Awesome. Domination.


----------



## Terror Kovenant (Nov 16, 2008)

Dos Santos was too fast, too strong, and too skilled for Carwin. But Carwin has extreme heart and toughness and his gas tank was much better this time around


----------



## Sousa (Jun 16, 2007)

Terror Kovenant said:


> Nah that was his arm flailing around due to being hit lol


lol it was from the first round when JDS had his back sort of. It looked weird idk I'd have to see it again

Anyways great takedowns very thunderous even though Carwin was gassed as hell lol


----------



## Canadian Psycho (Apr 22, 2007)

Gentlemen. The greatest fight in heavyweight history awaits.


----------



## osmium (Mar 6, 2007)

I'm waiting for the 30-27 carwin.

It looks like around 240-245 is the best weight for HW. You can have really good strength and decent cardio and speed.


----------



## Homeboy (Jan 14, 2011)

Sad day... Was rooting for carwing bot JDS took it in a fair fight so props to him.


----------



## footodors (Aug 26, 2007)

Carwin looking like ragged out Mark Coleman


----------



## Roflcopter (Sep 5, 2008)

Ari said:


> I'm turning the TV off, if I watch dos Santos get his hand raised I may go into labor. Great fight card but absolutely awful in terms of who I wanted to win.

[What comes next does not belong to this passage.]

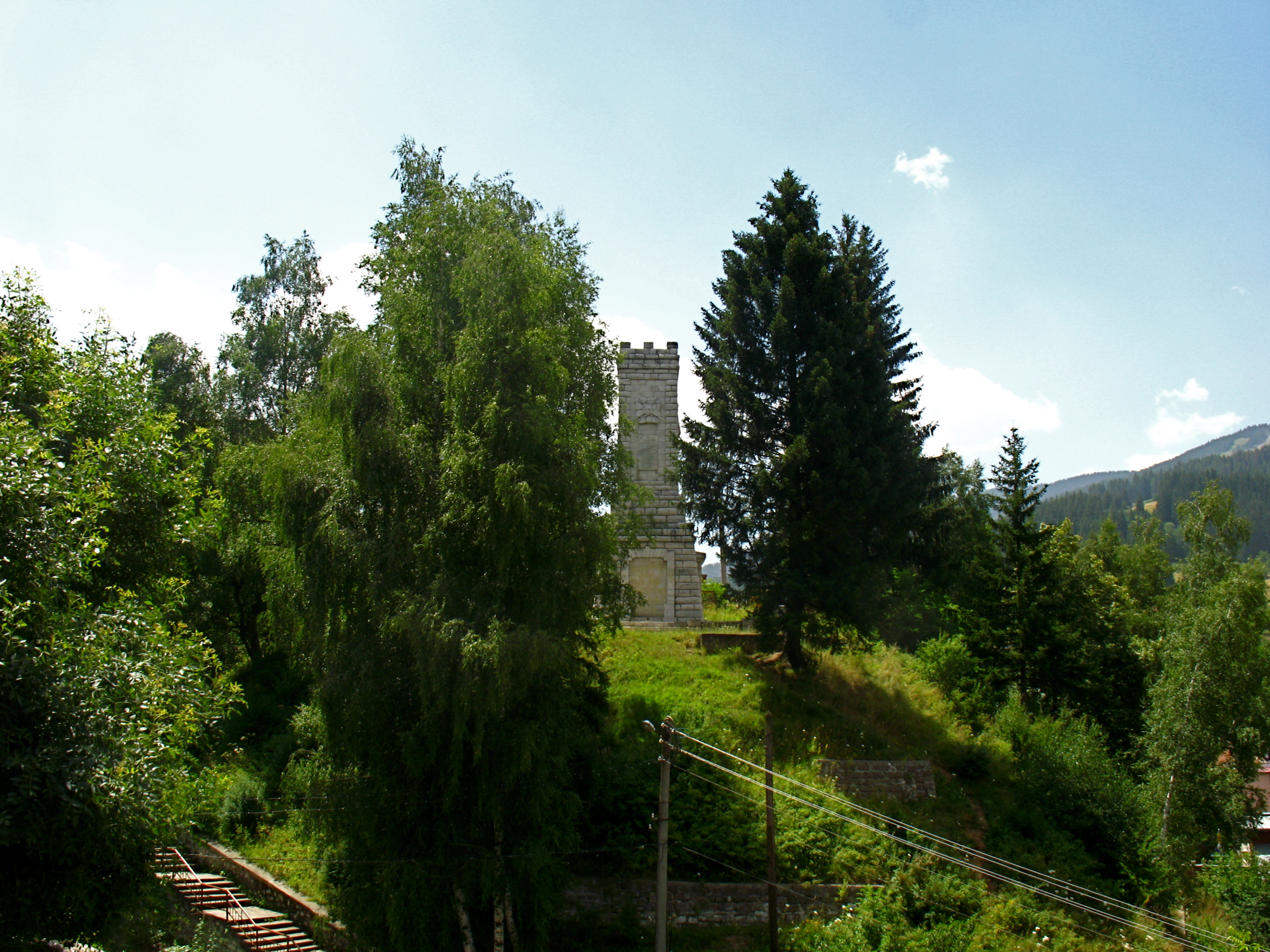 Паметник

Why don't you like JDS? He's such a nice guy and a great, exciting fighter.


----------



## SerJ (Sep 17, 2009)

Very impressive performance by JDS. I hope that shuts up everyone that said JDS can't get up from takedowns. That title fight is going to be interesting. We all saw what Kongo did to Cain on the feet.


----------



## limba (Jul 21, 2009)

So....JDS is right back where he was...getting a shot at Cain.

Nice.


----------



## streetpunk08 (Jul 15, 2006)

A complete outclassing. Really looking forward to Cain v JDS (again hopefully).


----------



## LL (Mar 12, 2011)

Junior Takin' Cain's Belt!


----------



## A Rich Ace (May 1, 2008)

It's too bad. I don't feel like JDS stands a chance against Cain. JDS is very one demensional.


----------



## SerJ (Sep 17, 2009)

Canadian Psycho said:


> Gentlemen. The greatest fight in heavyweight history awaits.


I'm very excited for that title fight. It's gonna be damn good!


----------



## Walker (May 27, 2007)

Carwin showed a ton of heart though completely out-classed. Brock should be thankful he wasn't facing JDS and hope to never face him down the road.

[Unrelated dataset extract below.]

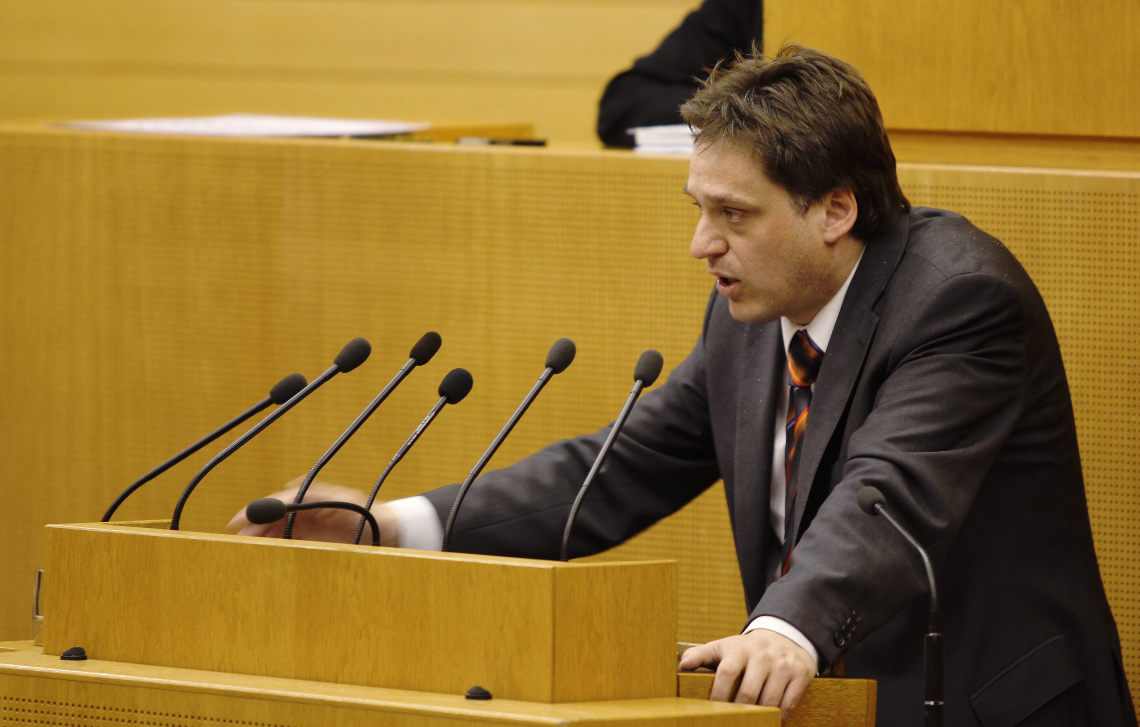 Johannes Stober im Plenarsaal des Landtages von Baden-Württemberg. Wikipedia im Landtag – Baden-Württemberg 15.–16. Mai 2013 in Stuttgart Fragen zur Nachnutzung Wenn Sie Fragen zur Nachnutzung dieses Bildes haben, können Sie sich jederzeit gern an wenden Personality rights warningAlthough this work is freely licensed or in the public domain, the person(s) shown may have rights that legally restrict certain re-uses unless those depicted consent to such uses. In these cases, a model release or other evidence of consent could protect you from infringement claims.

The only thing that sucks about the JDS-Cain match-up is that Cain is coming off the long layoff with the injury.

If they are both 100% it should be an amazing fight.​


----------



## vilify (Mar 23, 2010)

What a BS call! I had Carwin winning this 29-28. :sarcastic09:


----------



## Emericanaddict (Dec 31, 2006)

Great great fight props to my boy Carwin for the display of Heart. Dude seemed slow for some reason though. Just hope he recovers ok.


----------



## Trix (Dec 15, 2009)

I thought Carwin would use his wrestling more & do a better job keeping JDS off his feet. 

Good win for JDS!


----------



## Canadian Psycho (Apr 22, 2007)

A Rich Ace said:


> It's too bad. I don't feel like JDS stands a chance against Cain. JDS is very one demensional.

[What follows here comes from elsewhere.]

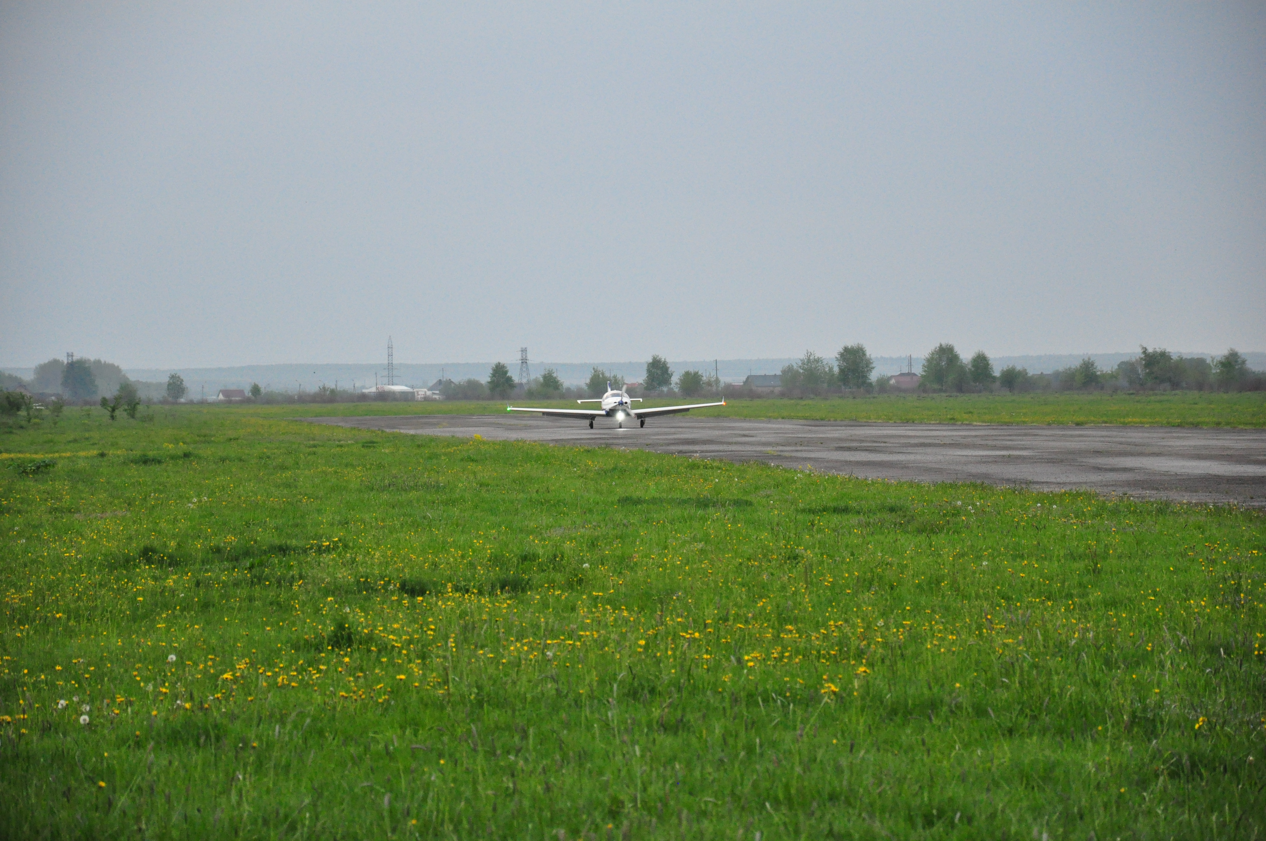 ЗПС спортивного аеродрому в м. Коломия

If JDS keeps the fight standing, his 'one dimension' is going to put Cain out. And I think we can safely say this man's TDD is the real deal. That no one can get the man to the ground is why we only ever see one fragment of Junior's abilities on display. I'm going to go ahead and call it... Cain won't be able to take JDS down, and he'll be put to sleep in his feeble attempts at doing so.


----------



## Spec0688 (Sep 9, 2007)

Brock would put on a better performance!


----------



## limba (Jul 21, 2009)

Spec0688 said:


> Brock would put on a better performance!


At eating punches and doing like a turtle?!!

Agreed!


----------



## Redline7 (Mar 28, 2010)

Ugh, I don't know if I'll be able to stand watching Junior and Cain fight. I don't want to see either of them lose. It should be a great fight, though.


----------



## KillerShark1985 (Jan 6, 2010)

so happy with the result, finally will get to see the only HW at the UFC I have wanted to see for so long.


----------



## anderton46 (Apr 23, 2010)

I know JDS is fast, but Carwin looked real slow. I mean big country landed alot more on JDS than Carwin. A good fight but not a great showing from Carwin. JDS looks pretty solid all round and i'd put him as a slight favourite against Cain. But we'll see.


----------



## Abrissbirne (Jul 4, 2010)

Brock obviously would have had a better chance imo.

I will still go all in on JDS winning vs Cain, i still think Cain is overrated.


----------



## IcemanJacques (Mar 18, 2009)

Awesome fight. Would love to see Shanes face tomorrow. JDS vs Caini s going to be crazy. I still think Cain takes it. He's a different wrestler compared to Carwin. Faster and more put together takedown attempts.


----------



## osmium (Mar 6, 2007)

Canadian Psycho said:


> If JDS keeps the fight standing, his 'one dimension' is going to put Cain out.
> 
> I think we can safely say this man's TDD is the real deal.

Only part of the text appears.